Question :
I have a table like the following:
spread_id serial NOT NULL,
game_id integer NOT NULL,
sportsbook_id integer NOT NULL,
spread_type integer NOT NULL,
spread_duration integer NOT NULL,
home_line double precision,
home_odds integer,
away_line double precision,
away_odds integer,
update_time timestamp without time zone NOT NULL,
game_update_count integer NOT NULL
I’m trying to get the last row inserted (max update_time or game_update_count), for each group of sportsbook_id, spread_type, spread_duration, and game_id.

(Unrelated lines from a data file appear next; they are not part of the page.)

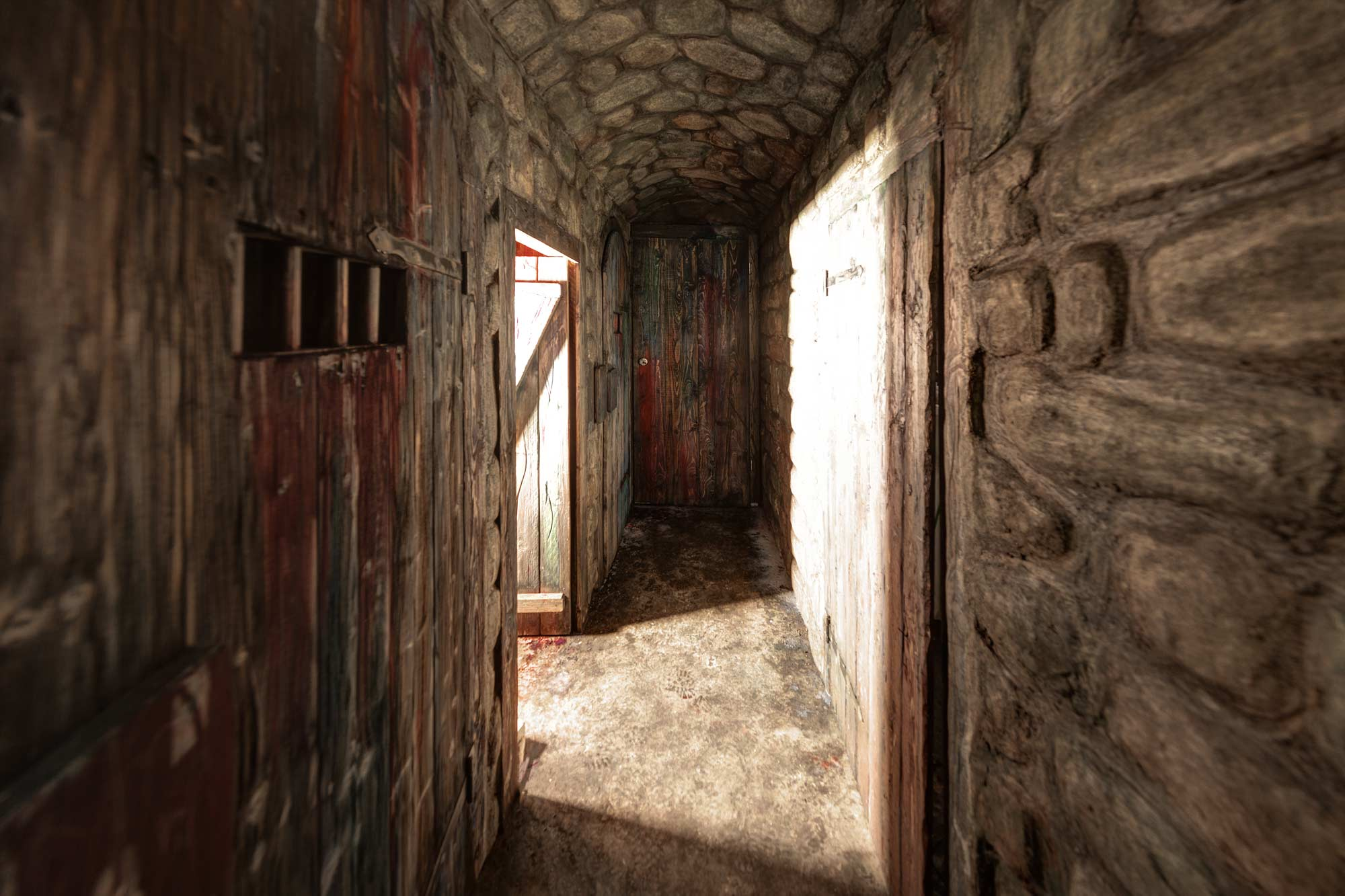 Der Escape Room "Der Henker" beim Anbieter House of Tales in Berlin.
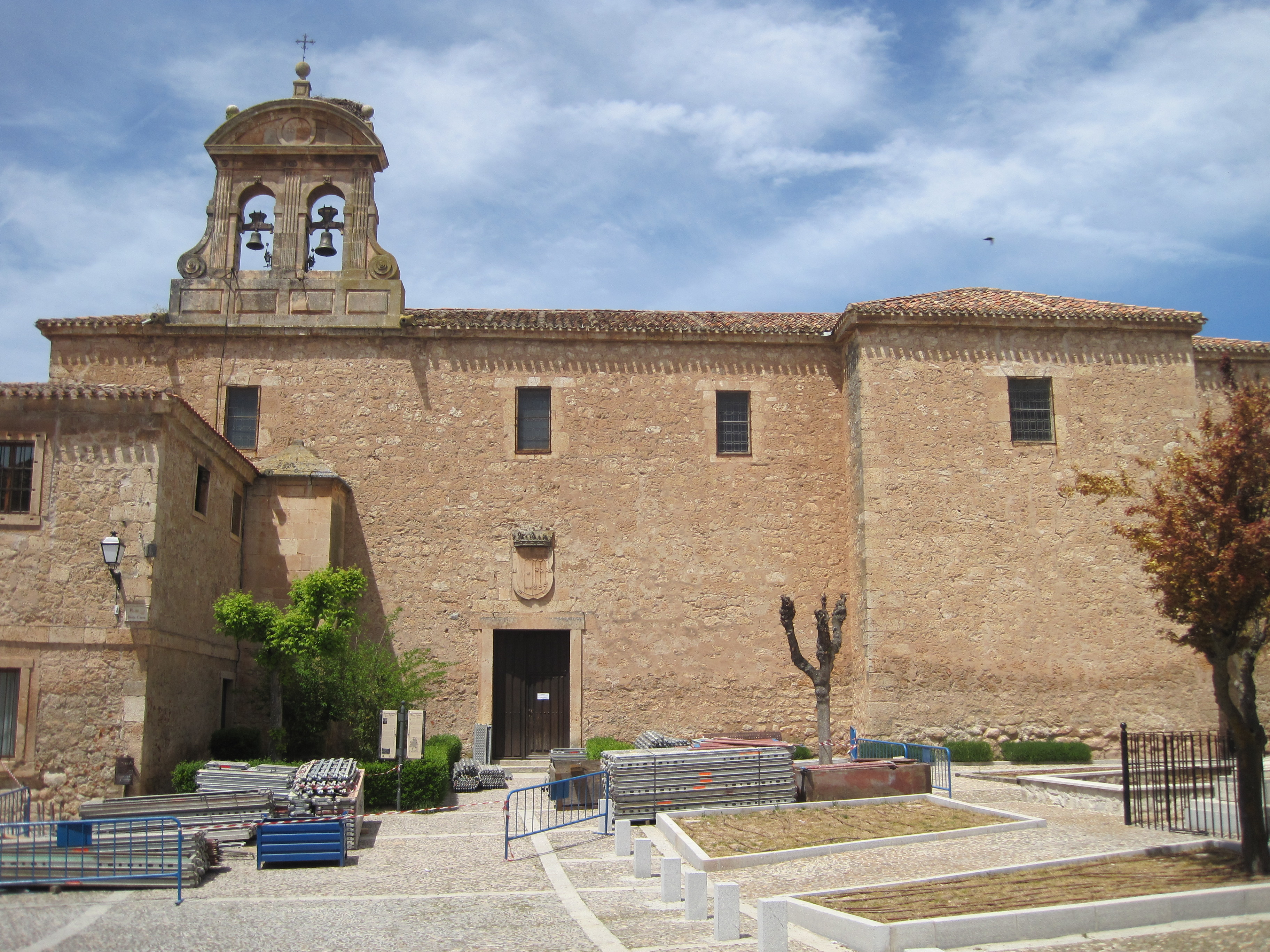 Vista externa del Convento de Santa Clara de Lerma.
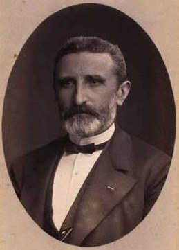 Carl Ludvig Møller (1815-1886), Danish merchant, MP
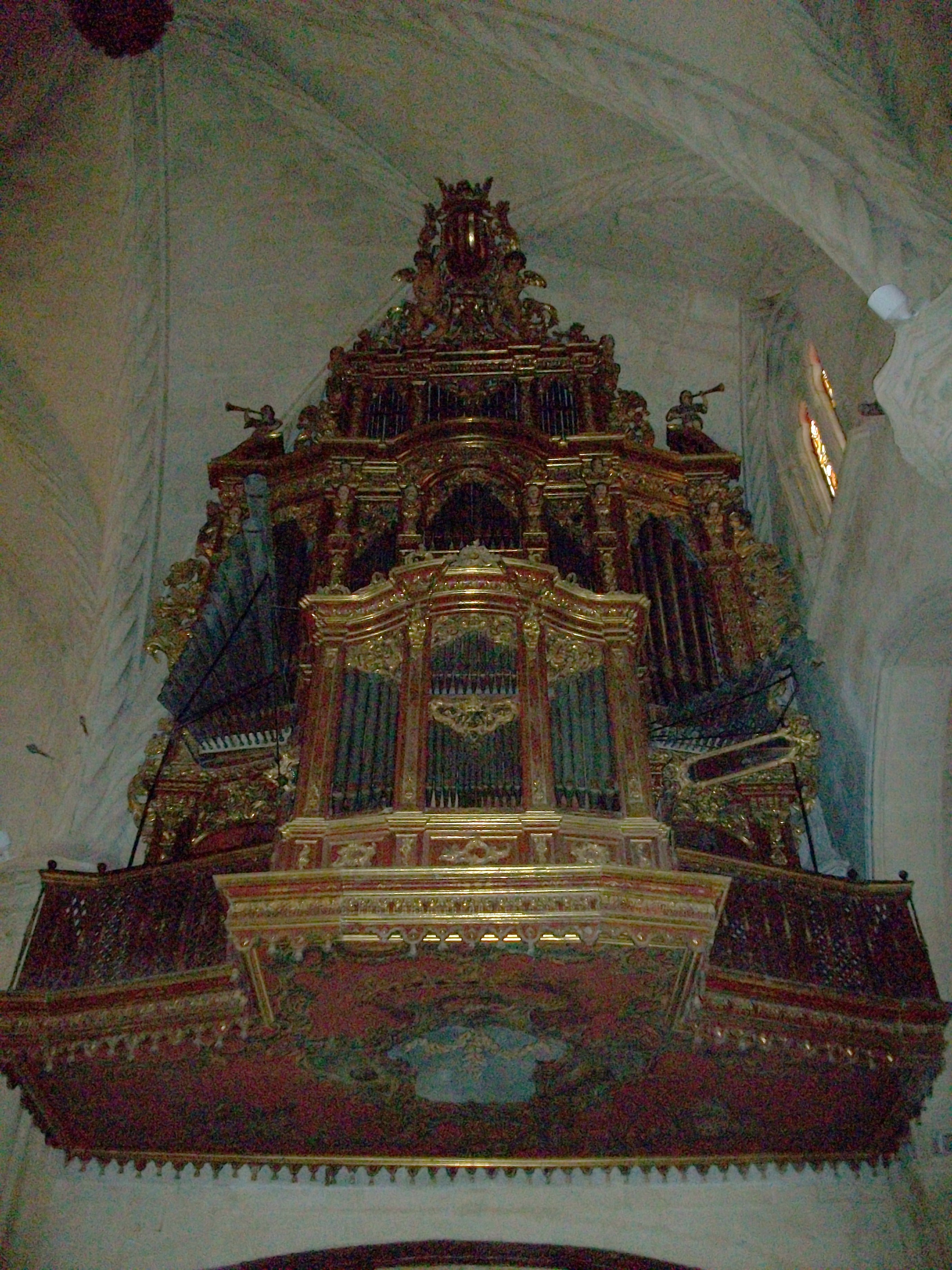 Orgue de la catedral d'Oriola.
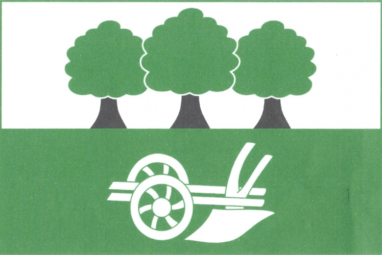 vlajka, Očelice, okres Rychnov nad Kněžnou
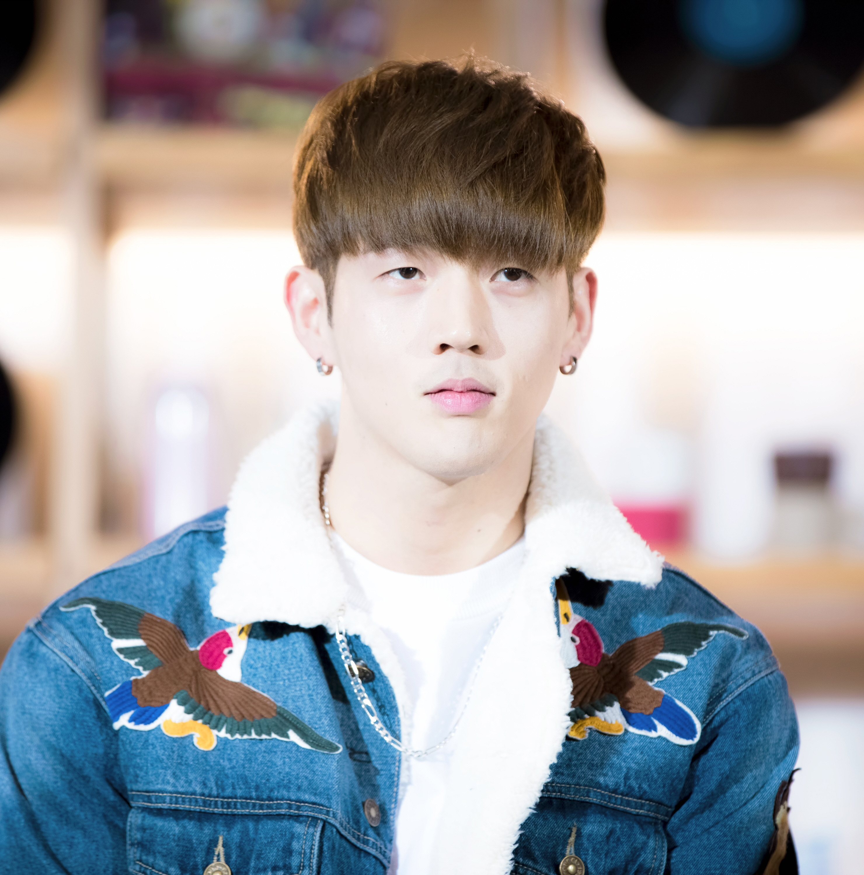 161217 상암 SOUND-K 달콤콘서트 비엠 5Pic
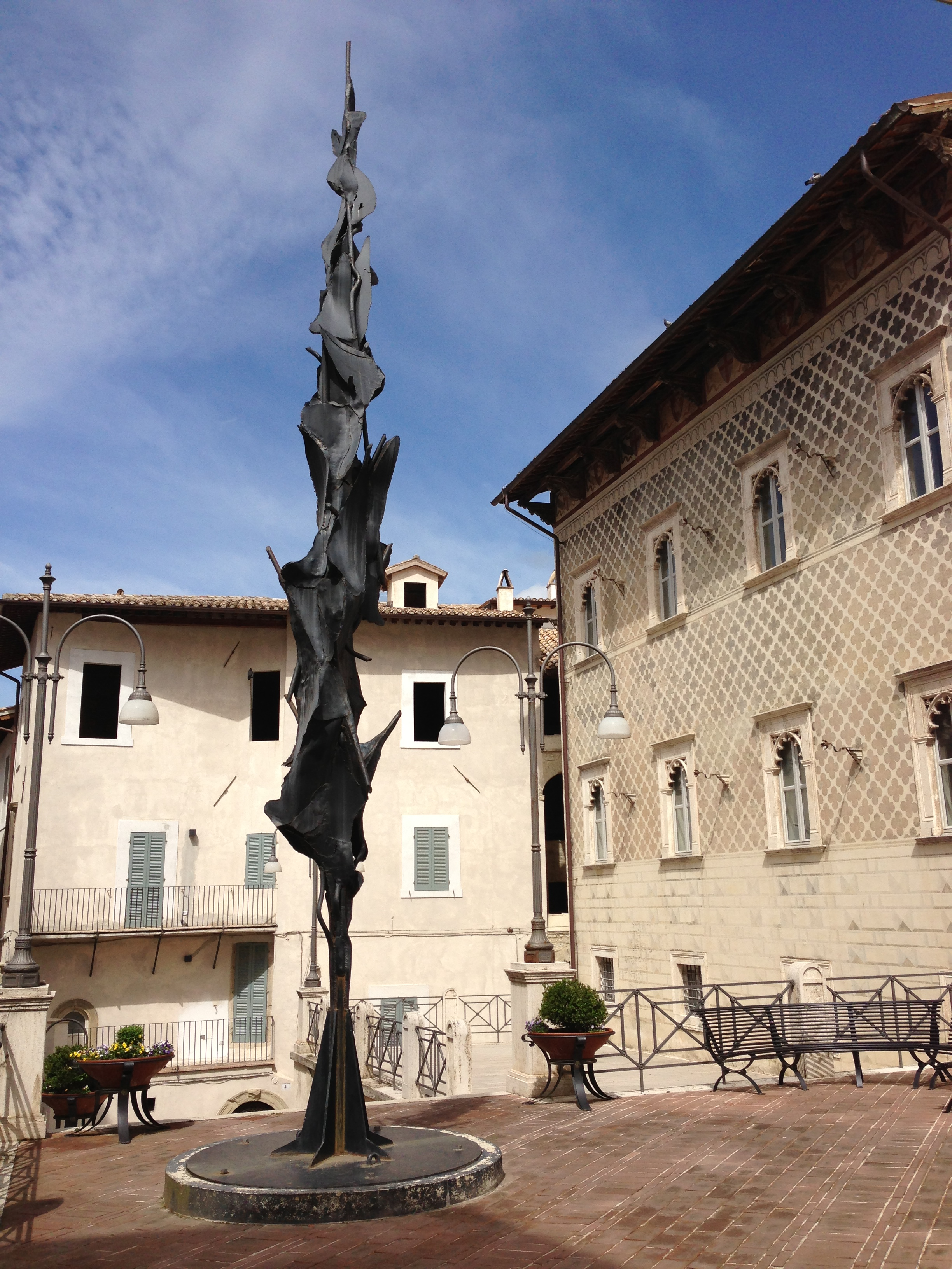 Scultura di Nino Franchina dal titolo Spoleto '62
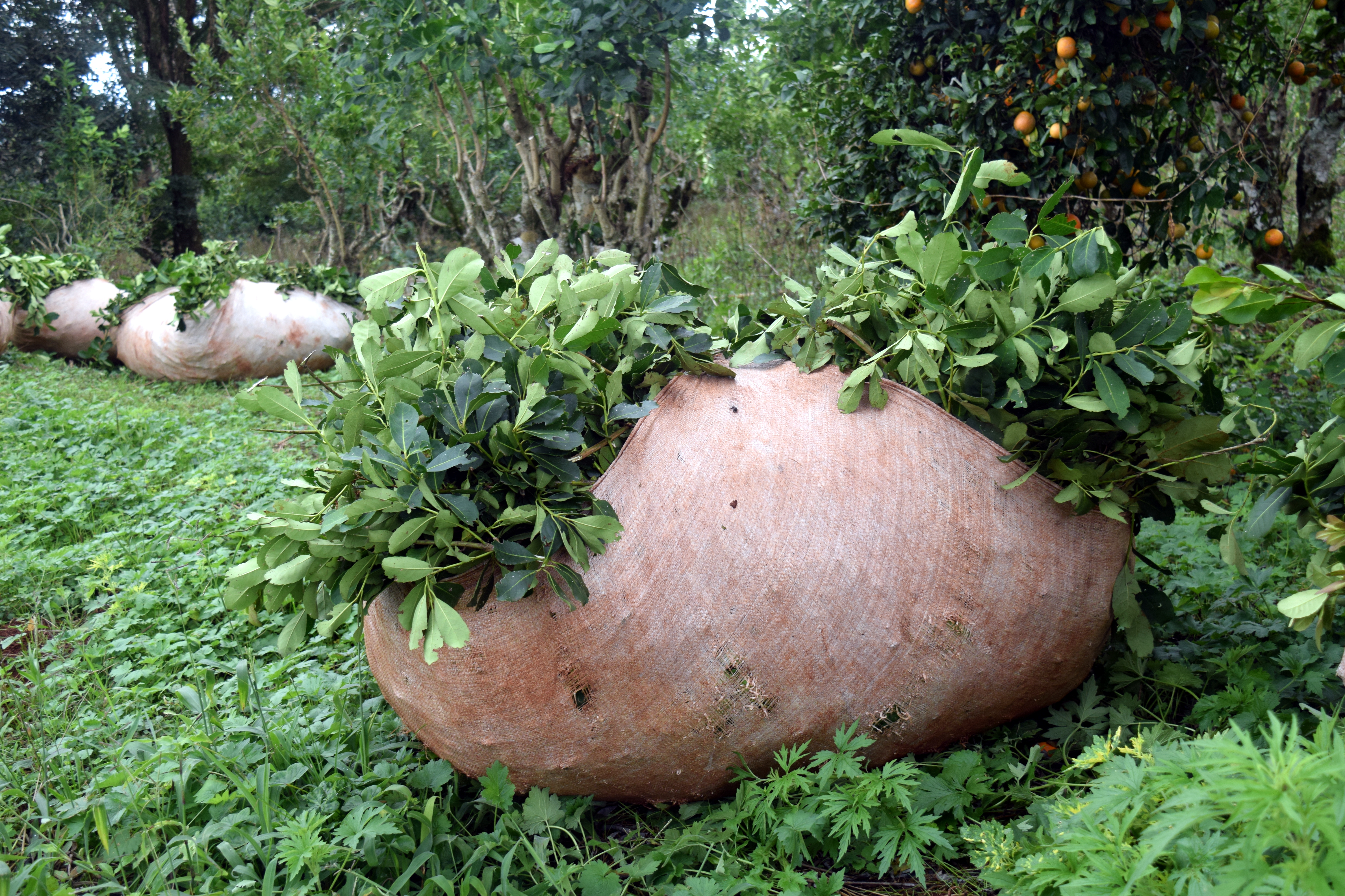 Raídos (lienzos plásticos atados en sus cuatro puntas) de Yerba Mate, antes de ser llevados a un secadero en la localidad de Campo Ramón, Misiones, Argentina.

The following query gets me close, but I am not able to select the lines/odds without Postgres complaining.
SELECT
spreads.game_id, sportsbook_id, spread_type, spread_duration,
MAX(game_update_count) AS game_update_count
FROM spreads
LEFT JOIN schedule ON
schedule.game_id = spreads.game_id
WHERE date >= '2012-01-01' AND date <= '2012-01-02'
GROUP BY
spreads.game_id, sportsbook_id, spread_type, spread_duration
ORDER BY
spread_duration, spread_type, sportsbook_id, spreads.game_id,
game_update_count DESC;
Anyone have any thoughts on a better approach to take?
Answer :
The simplest way in Postgres is with DISTINCT ON
:
SELECT DISTINCT ON (1,2,3,4)
sp.game_id, sportsbook_id, spread_type, spread_duration, game_update_count
FROM spreads sp
LEFT JOIN schedule sch USING (game_id)
WHERE date >= '2012-01-01'
AND date <= '2012-01-02'
ORDER BY 4,3,2,1, game_update_count DESC;
Details:
The numbers are just syntax shorthand referring to the ordinal position of SELECT
items.
If game_update_count
can be NULL, you’ll want game_update_count DESC NULLS LAST
.
Instead of using a group by, have you tried using a Window Function?
Try this:
SELECT *
FROM (
SELECT
spreads.game_id, sportsbook_id, spread_type, spread_duration,
row_number() over (partition by spreads.game_id, sportsbook_id, spread_type, spread_duration order by update_time desc) priority
FROM spreads
LEFT JOIN schedule ON
schedule.game_id = spreads.game_id
WHERE date >= '2012-01-01' AND date <= '2012-01-02'
)
WHERE priority = 1
The row_number()
which I’ve aliased as priority
is the window function and what it is doing is conceptually similar to a GROUP BY
clause. The difference is that it is just allowing you to still see the data with row-level fidelity through the window. In this case, you’ll notice that the columns you grouped by have been used to partition
the data. The outer SELECT
statement eliminates the data that you don’t want (all of the out of date sport-bet lines).
I wish you the best as you implement Window Functions (and with your sport betting)!
(word of warning… I typically work with SQL Server guy, so my code may not by syntactically correct, but it should get you off to a good start)